### [Work order]
In the entries below, print exactly the lines from the first through the one with "sample: Parasites in", both included, and none of the pictures.
◆ ◆ ◆ ◆ ◆ ◆ ◆
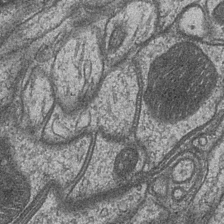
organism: Drosophila
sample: Optic medulla
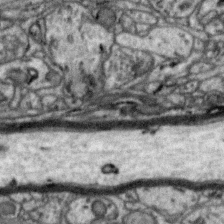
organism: Zebra finch
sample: Brain
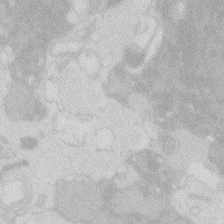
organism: Zebrafish
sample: Macrophage
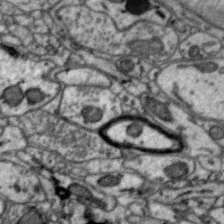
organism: Zebra finch
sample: Brain
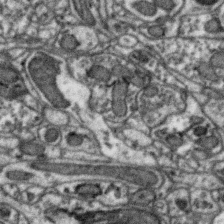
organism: Zebra finch
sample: Brain
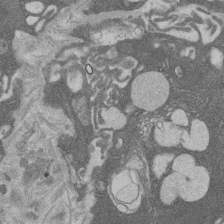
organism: Rat
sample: Salivary granule
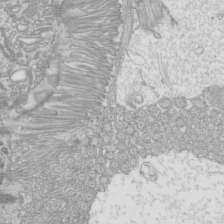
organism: Mouse
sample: Cilia; mouse epididymis
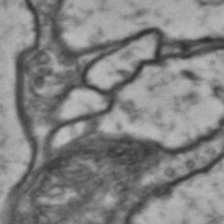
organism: Drosophila
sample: Brain
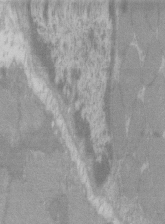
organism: C57BL Mouse
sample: Tibialis anterior muscle cell
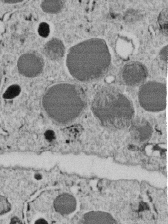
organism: C. elegans
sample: C. elegans embryo early stage
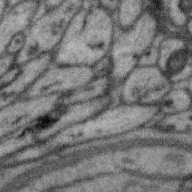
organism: Zebra finch
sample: Brain
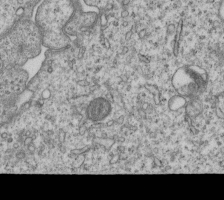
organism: Human
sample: MDA-MB-231 cells
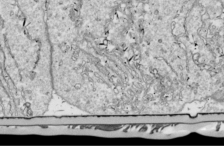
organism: Drosophila
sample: Cell division; meiosis; drosophila spermatocytes
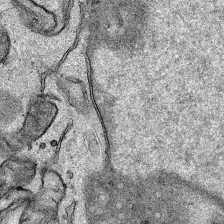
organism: Human
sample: Mitochondria in HCT116 cells
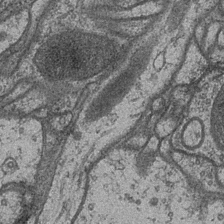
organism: Drosophila
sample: Optic medulla
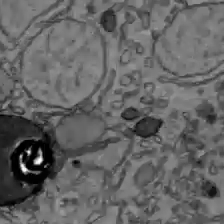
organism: C57BL Mouse
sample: Liver
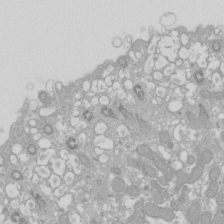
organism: Xenopus
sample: Cilia; centrioles in frog embryo cells
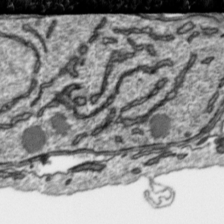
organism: Toxoplasma gondii
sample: Parasites in a vacuole inside a host cell
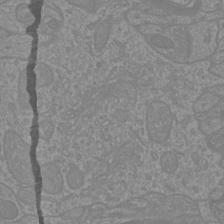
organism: Mouse
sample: Cortical neurons
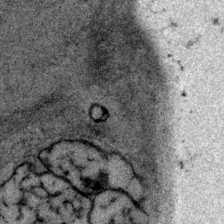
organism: P. pacificus
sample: Pharynx
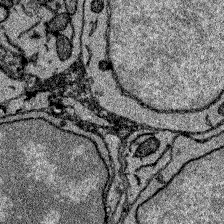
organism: Zebrafish
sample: Larval olfactory bulb
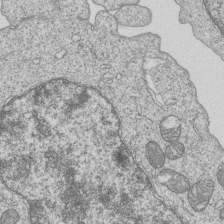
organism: Human
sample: MDA-MB-231 cells
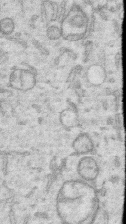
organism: Human
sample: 1205lu cells
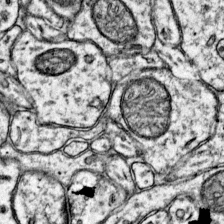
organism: Mouse
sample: Primary visual cortex
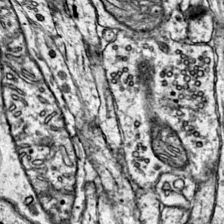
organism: Mouse
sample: Primary visual cortex
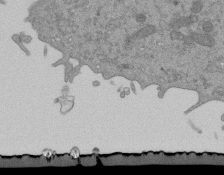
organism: Mouse
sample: ED-1 cell nuclei; centrioles
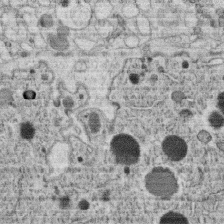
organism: C. elegans
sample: C. elegans oocyte; sperm cells
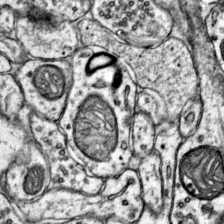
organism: Mouse
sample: Primary visual cortex
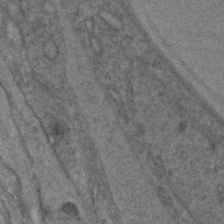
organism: C. elegans
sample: C. elegans embryo
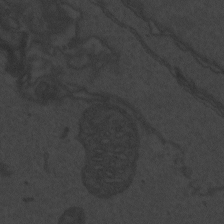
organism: Zebrafish
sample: Macrophage infected with Toxoplasma gondii
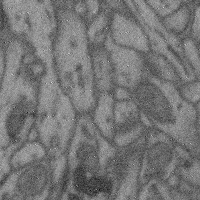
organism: Mouse
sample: Cerebral cortex
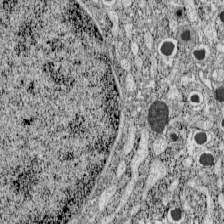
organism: C57BL Mouse
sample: Pancreatic islet
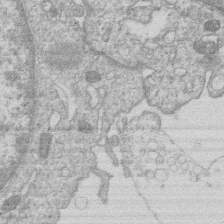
◆ ◆ ◆ ◆ ◆ ◆ ◆
### [Task output]
organism: Drosophila
sample: Optic medulla
organism: Zebra finch
sample: Brain
organism: Zebrafish
sample: Macrophage
organism: Zebra finch
sample: Brain
organism: Zebra finch
sample: Brain
organism: Rat
sample: Salivary granule
organism: Mouse
sample: Cilia; mouse epididymis
organism: Drosophila
sample: Brain
organism: C57BL Mouse
sample: Tibialis anterior muscle cell
organism: C. elegans
sample: C. elegans embryo early stage
organism: Zebra finch
sample: Brain
organism: Human
sample: MDA-MB-231 cells
organism: Drosophila
sample: Cell division; meiosis; drosophila spermatocytes
organism: Human
sample: Mitochondria in HCT116 cells
organism: Drosophila
sample: Optic medulla
organism: C57BL Mouse
sample: Liver
organism: Xenopus
sample: Cilia; centrioles in frog embryo cells
organism: Toxoplasma gondii
sample: Parasites in a vacuole inside a host cell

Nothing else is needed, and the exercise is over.